The required copy runs from the first line of the material through the line containing "0.186 | 0.33 |", exactly as written and without pictures.

**Exercise data**
________
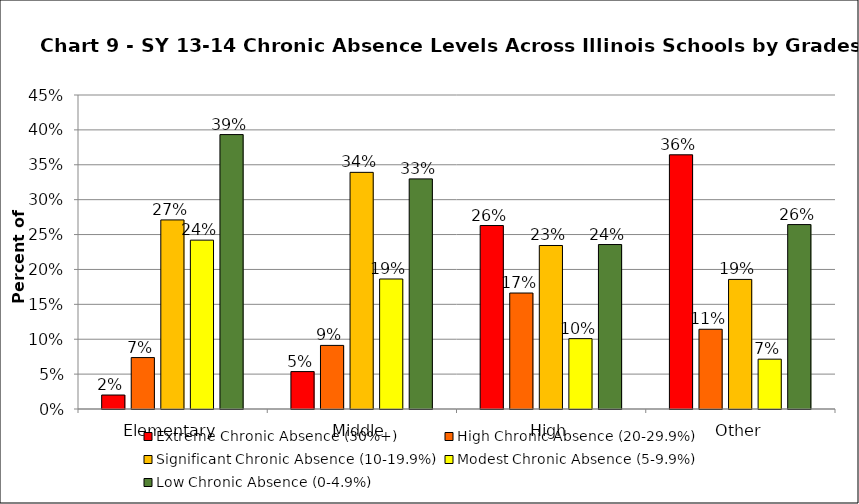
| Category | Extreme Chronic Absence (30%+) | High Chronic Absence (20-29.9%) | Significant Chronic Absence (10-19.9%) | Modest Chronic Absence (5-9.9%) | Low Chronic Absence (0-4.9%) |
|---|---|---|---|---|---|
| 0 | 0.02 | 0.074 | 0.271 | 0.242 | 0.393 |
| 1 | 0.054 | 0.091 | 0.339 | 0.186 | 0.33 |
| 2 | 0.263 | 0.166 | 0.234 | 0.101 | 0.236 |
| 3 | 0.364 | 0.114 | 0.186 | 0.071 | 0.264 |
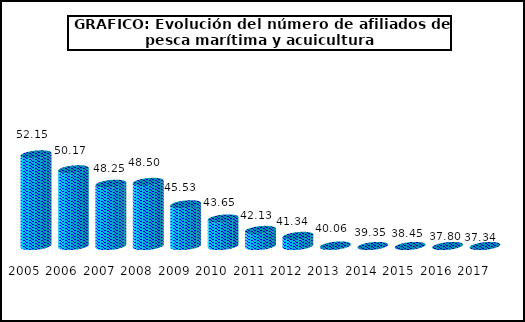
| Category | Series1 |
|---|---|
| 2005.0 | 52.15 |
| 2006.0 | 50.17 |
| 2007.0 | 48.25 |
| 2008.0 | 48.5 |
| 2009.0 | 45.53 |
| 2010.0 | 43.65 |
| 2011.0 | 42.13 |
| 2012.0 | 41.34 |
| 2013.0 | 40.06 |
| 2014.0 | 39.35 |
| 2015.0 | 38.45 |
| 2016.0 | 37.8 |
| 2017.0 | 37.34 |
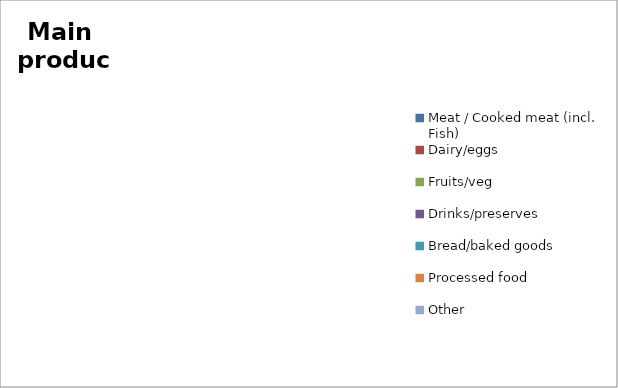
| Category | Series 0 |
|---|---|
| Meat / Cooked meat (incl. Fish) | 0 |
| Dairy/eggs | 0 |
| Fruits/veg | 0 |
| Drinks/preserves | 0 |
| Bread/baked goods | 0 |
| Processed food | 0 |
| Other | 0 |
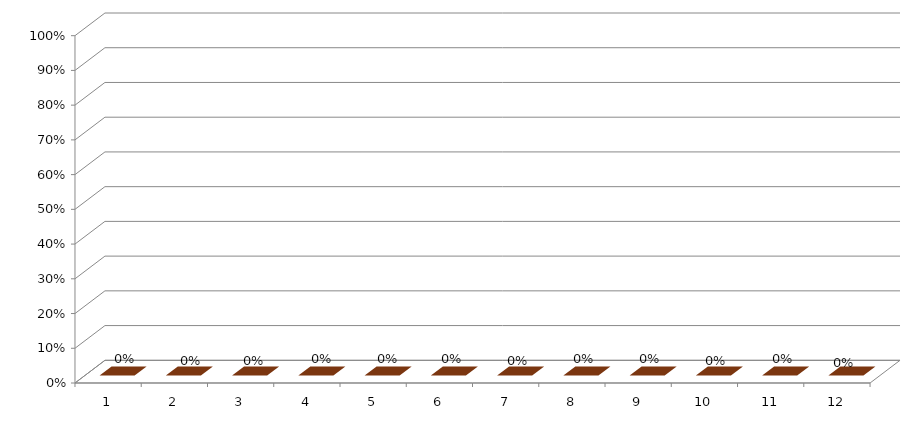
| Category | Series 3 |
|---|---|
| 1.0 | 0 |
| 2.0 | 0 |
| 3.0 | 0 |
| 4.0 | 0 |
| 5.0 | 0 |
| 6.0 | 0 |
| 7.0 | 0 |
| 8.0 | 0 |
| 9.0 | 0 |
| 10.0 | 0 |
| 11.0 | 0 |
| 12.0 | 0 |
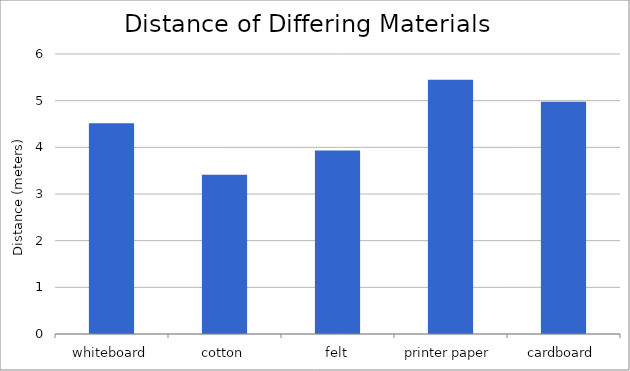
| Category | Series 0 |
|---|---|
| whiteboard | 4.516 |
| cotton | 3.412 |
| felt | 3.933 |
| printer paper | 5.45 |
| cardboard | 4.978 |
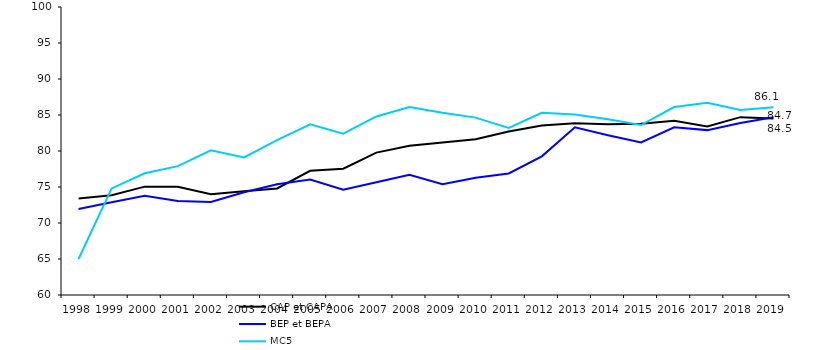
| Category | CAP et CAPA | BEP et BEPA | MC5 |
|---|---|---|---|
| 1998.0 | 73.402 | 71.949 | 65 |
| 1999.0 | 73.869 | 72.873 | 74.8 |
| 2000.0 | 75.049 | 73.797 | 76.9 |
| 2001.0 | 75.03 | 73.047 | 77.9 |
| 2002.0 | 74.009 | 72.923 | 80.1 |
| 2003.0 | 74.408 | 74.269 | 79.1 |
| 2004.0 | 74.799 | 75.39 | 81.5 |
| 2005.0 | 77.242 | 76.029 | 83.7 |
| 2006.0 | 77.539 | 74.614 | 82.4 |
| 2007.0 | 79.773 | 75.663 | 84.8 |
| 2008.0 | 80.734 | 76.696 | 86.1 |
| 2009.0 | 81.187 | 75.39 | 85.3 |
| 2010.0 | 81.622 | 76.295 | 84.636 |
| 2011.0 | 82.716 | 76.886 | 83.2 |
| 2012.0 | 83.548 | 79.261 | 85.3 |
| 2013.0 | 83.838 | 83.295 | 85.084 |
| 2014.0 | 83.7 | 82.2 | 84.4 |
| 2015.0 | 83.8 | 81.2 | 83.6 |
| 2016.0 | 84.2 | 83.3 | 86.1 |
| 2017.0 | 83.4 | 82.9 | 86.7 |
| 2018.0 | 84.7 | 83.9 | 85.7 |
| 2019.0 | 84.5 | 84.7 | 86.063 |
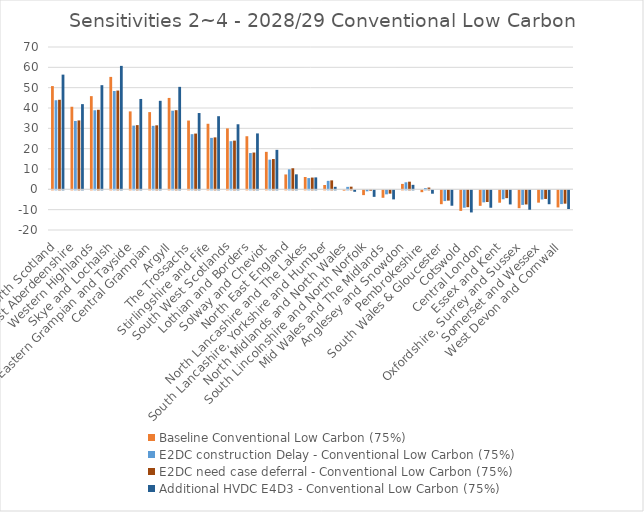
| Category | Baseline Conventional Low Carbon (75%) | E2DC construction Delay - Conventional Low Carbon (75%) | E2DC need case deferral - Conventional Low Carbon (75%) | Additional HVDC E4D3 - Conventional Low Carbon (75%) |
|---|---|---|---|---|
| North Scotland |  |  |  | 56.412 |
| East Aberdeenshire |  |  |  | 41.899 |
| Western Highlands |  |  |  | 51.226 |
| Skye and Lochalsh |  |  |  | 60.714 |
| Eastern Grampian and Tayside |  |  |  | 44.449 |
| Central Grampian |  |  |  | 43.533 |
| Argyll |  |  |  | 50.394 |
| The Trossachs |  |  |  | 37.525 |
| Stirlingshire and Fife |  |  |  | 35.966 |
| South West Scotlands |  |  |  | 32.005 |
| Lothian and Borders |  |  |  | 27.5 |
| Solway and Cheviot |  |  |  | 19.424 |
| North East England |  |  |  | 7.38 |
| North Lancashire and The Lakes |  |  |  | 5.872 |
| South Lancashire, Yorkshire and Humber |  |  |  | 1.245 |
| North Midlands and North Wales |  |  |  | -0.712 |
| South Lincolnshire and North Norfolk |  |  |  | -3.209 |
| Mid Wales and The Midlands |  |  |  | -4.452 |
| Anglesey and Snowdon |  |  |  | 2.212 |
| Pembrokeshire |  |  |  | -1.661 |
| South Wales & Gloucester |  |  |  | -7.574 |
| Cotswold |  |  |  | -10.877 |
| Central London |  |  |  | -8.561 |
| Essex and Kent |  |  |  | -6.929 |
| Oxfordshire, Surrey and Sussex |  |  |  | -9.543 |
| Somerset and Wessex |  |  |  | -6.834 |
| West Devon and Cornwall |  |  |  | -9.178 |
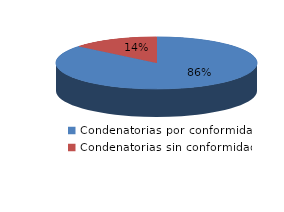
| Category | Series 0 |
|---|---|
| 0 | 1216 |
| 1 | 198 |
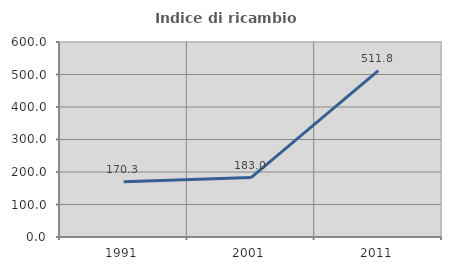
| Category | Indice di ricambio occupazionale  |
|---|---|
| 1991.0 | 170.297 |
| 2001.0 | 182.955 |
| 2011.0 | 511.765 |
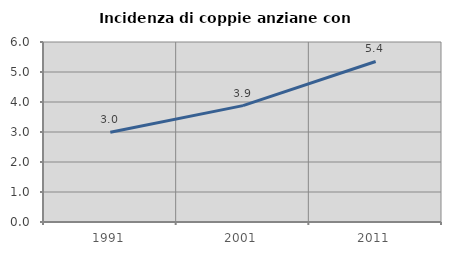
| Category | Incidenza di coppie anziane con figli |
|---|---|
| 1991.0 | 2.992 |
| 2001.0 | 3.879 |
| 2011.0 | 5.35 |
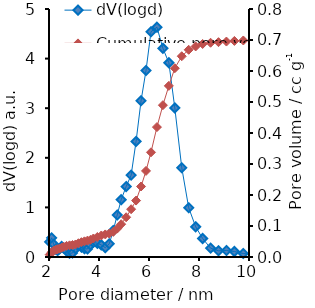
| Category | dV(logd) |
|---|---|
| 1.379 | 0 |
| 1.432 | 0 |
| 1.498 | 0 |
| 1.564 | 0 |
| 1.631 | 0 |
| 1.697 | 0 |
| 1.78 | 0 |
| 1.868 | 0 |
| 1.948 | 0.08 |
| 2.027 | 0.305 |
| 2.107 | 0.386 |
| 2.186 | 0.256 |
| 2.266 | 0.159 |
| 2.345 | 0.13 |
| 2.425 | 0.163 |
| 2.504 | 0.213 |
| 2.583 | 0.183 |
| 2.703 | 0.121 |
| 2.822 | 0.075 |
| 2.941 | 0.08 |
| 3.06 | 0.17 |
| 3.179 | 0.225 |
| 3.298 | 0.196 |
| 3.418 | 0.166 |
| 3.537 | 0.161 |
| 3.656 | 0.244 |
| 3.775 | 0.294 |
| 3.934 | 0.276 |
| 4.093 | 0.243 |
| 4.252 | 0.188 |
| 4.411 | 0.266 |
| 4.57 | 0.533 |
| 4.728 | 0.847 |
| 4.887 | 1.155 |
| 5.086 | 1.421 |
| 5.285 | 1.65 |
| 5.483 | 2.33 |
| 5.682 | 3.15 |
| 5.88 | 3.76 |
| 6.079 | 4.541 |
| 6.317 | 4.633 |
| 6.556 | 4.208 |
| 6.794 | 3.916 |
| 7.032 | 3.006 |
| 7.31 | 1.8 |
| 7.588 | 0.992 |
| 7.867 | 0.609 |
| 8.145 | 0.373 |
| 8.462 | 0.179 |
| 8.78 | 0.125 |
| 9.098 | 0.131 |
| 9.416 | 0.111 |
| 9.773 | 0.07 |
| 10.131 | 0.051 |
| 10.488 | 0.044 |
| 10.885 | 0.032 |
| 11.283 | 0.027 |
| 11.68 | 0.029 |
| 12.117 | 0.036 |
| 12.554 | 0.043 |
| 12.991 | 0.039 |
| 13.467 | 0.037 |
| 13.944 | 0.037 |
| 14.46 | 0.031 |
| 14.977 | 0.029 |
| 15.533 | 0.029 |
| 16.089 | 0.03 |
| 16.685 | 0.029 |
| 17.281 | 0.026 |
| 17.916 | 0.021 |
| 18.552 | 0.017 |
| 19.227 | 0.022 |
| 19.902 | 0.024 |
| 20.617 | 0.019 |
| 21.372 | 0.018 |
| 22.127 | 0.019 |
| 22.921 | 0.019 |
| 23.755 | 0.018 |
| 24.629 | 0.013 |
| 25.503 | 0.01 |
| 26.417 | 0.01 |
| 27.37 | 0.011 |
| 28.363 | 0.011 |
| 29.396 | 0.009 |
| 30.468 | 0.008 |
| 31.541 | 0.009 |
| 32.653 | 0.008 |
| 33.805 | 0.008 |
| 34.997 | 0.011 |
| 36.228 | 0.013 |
________
**Answer below**
| Category | Extreme Chronic Absence (30%+) | High Chronic Absence (20-29.9%) | Significant Chronic Absence (10-19.9%) | Modest Chronic Absence (5-9.9%) | Low Chronic Absence (0-4.9%) |
|---|---|---|---|---|---|
| 0 | 0.02 | 0.074 | 0.271 | 0.242 | 0.393 |
| 1 | 0.054 | 0.091 | 0.339 | 0.186 | 0.33 |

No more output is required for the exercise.